There is much concern nationwide about air quality. The following is from a 1985 report by the Tennessee Valley Authority.
Sulfur Dioxide a colorless and odorless gas in typical outdoor concentrations, is formed naturally through biological decay and volcanic eruptions. Natural background levels are intensified by manmade emissions from fossil-fueled power plants, industrial and commercial boilers, ore smelters, cement plants and petroleum refineries.
When a blanket of pollution enveloped the Meuse Valley, Belgium in 1993, 60 people died and 6,000 people became ill. When similar events occurred in Donora,
Pennsylvania in 1948 and London, England in 1952, the scientific community was forced to locate and identify the culprit. During these incidents the estimated excessive concentrations of sulfur dioxide and particulate matter (many times greater than today’s standards) made them obvious choices as the problem pollutants.
Sulfur dioxide becomes most dangerous to people when, clinging to small particulates, it is carried into the lungs. When this happens, as it did in the deadly incidents of the mid-1900’s, it may kill or incapacitate sensitive individuals such as the very young or very old or those with serious preexisting heart or lung problems. It can also cause increased illness in normally healthy people.
The harmful effects of elevated sulfur dioxide concentrations on sensitive vegetation have been widely acknowledged and researched. Sulfur dioxide can injure plants growing near large emission sources and sometimes may reduce crop yield. Sulfur dioxide can also cause corrosive damage when it combines with water to form acids.
Many of the problems associated with sulfur dioxide emissions (such as acid rain, inhalable particles and visibility impairment) are not a result of the sulfur dioxide itself but rather the secondary compounds it forms in the atmosphere.

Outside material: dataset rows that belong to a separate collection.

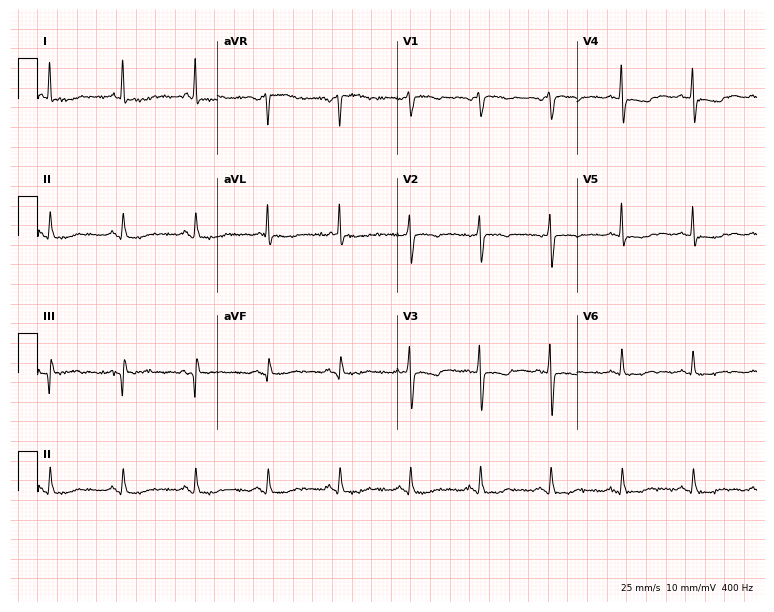
ECG (7.3-second recording at 400 Hz) — a 64-year-old woman. Screened for six findings — first-degree AV block, right bundle branch block, left bundle branch block, sinus bradycardia, atrial fibrillation, sinus tachycardia — none is recorded. Only these six findings were labelled.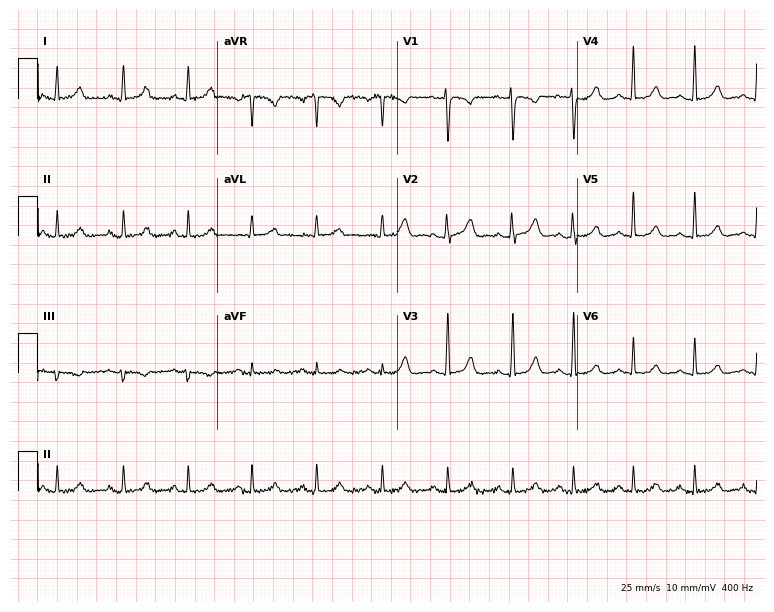
Electrocardiogram (7.3-second recording at 400 Hz), a 44-year-old female. Of the six screened findings (first-degree AV block, right bundle branch block, left bundle branch block, sinus bradycardia, atrial fibrillation, sinus tachycardia), none is recorded. Findings outside these six are not listed.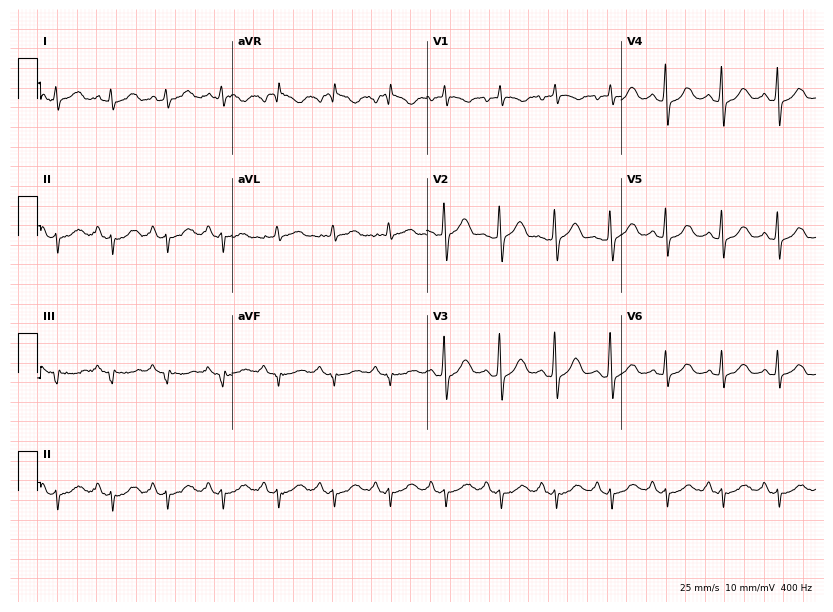
Electrocardiogram (7.9-second recording at 400 Hz), a 70-year-old female patient. Interpretation includes sinus tachycardia (a sinus rate of 100 beats per minute or more).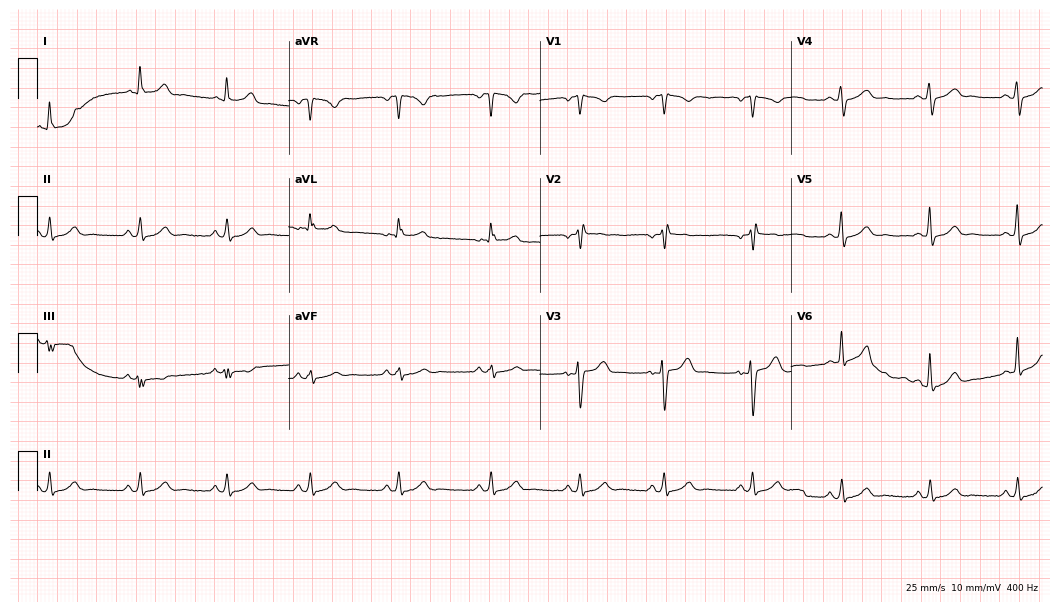
12-lead ECG from a female patient, 36 years old (10.2-second recording at 400 Hz). Recorded interpretation: within normal limits.

Particulates are small liquid droplets or solid particles or airborne “dust,” which range in size from those visible as soot or smoke to those too small to be seen without a high powered microscope. While large particles remain in the air for only a few minutes, falling our near their source, small particles often remain aloft for several days, traveling great distances and dispersing over a wide area. Particulates can be emitted directly from their source as liquid droplets or solid particles (primary particulates) or they can be formed in the atmosphere where gaseous pollutants can be chemically transformed (secondary particulates).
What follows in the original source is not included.